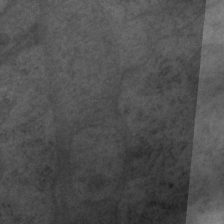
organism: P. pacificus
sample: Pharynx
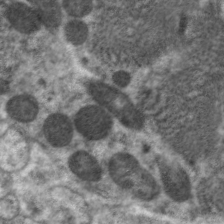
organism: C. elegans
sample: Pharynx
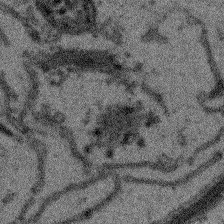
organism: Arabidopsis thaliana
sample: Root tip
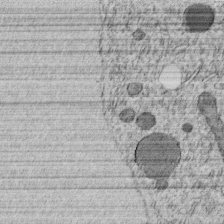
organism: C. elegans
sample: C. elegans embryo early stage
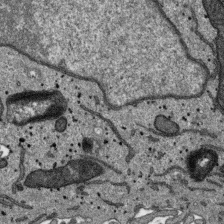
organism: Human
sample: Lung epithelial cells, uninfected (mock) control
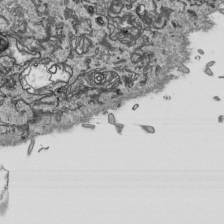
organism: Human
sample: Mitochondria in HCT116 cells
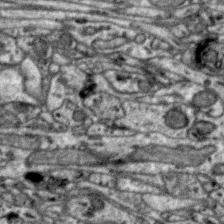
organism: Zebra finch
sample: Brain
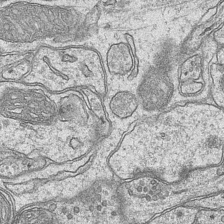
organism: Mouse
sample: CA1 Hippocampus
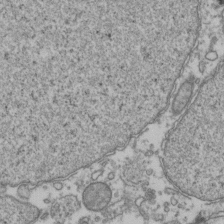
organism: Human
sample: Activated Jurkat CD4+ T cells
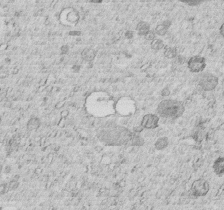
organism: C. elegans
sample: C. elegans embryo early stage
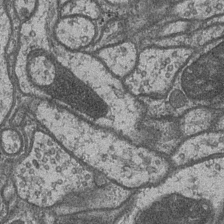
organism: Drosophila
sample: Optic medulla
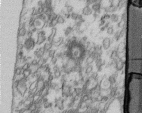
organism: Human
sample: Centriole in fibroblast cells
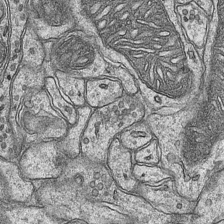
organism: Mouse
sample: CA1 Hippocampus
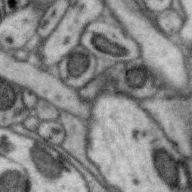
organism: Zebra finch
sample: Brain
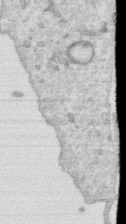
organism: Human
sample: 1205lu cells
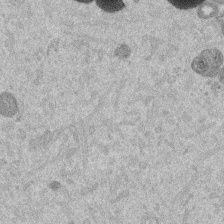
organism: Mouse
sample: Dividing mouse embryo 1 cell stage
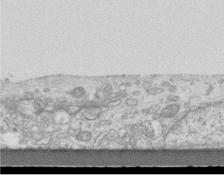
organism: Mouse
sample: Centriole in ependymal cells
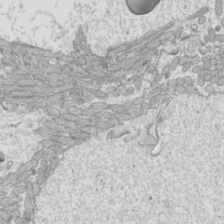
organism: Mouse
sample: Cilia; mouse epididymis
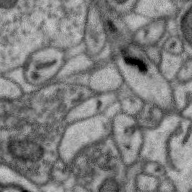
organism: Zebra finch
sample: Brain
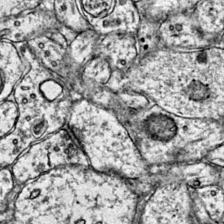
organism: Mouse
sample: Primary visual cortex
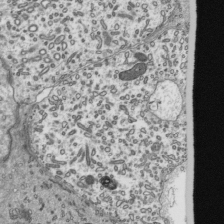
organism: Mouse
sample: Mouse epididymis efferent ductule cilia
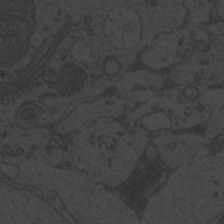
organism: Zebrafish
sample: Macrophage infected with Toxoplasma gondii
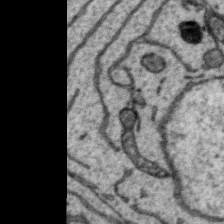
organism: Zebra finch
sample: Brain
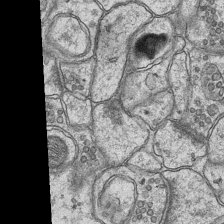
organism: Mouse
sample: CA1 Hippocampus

+ + + + + + +

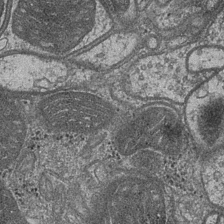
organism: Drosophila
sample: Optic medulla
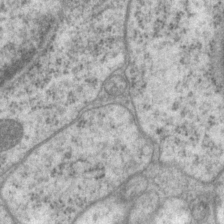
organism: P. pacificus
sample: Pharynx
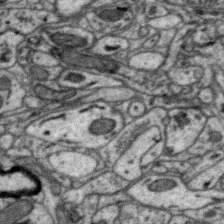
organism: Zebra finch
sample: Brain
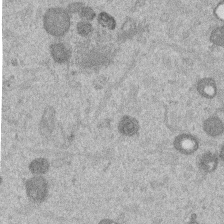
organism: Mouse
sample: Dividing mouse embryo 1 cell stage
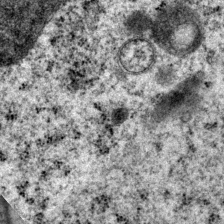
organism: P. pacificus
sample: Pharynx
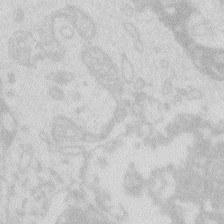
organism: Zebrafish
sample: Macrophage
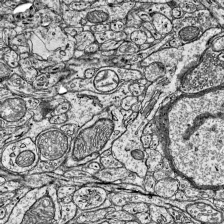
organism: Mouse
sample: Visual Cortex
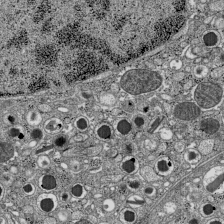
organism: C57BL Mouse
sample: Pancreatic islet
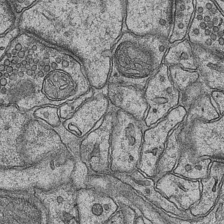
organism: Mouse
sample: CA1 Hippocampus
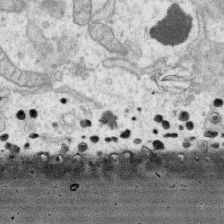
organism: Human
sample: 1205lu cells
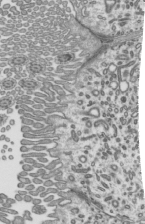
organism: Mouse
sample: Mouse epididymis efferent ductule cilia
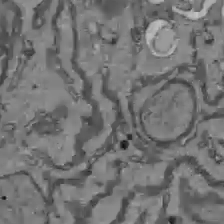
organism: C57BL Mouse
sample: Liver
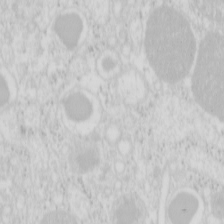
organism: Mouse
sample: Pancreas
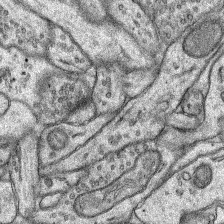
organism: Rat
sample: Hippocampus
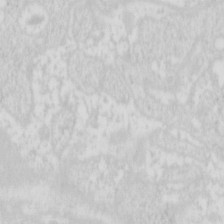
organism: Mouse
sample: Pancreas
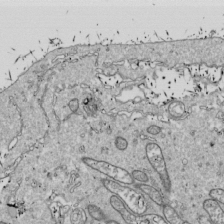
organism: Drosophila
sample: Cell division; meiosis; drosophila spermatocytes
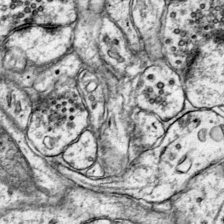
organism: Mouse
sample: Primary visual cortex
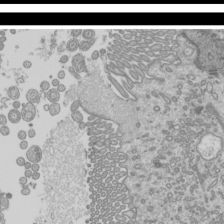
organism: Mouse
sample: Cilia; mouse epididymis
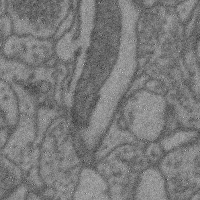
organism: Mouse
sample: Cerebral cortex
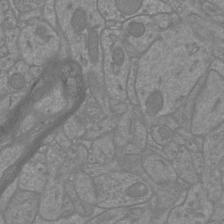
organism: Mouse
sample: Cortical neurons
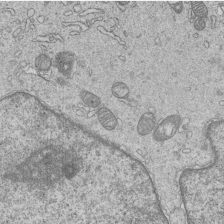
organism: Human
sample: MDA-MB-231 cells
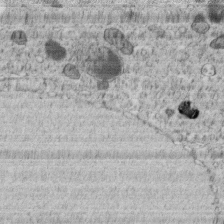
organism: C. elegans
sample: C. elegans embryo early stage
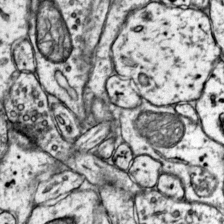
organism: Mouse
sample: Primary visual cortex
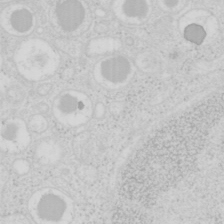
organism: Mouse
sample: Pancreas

+ + + + + + +

● Task prompt:
The expected result is a copy of each line in the records where "cells" appears.

● Solution:
sample: Lung epithelial cells, uninfected (mock) control
sample: Mitochondria in HCT116 cells
sample: Activated Jurkat CD4+ T cells
sample: Centriole in fibroblast cells
sample: 1205lu cells
sample: Centriole in ependymal cells
sample: 1205lu cells
sample: MDA-MB-231 cells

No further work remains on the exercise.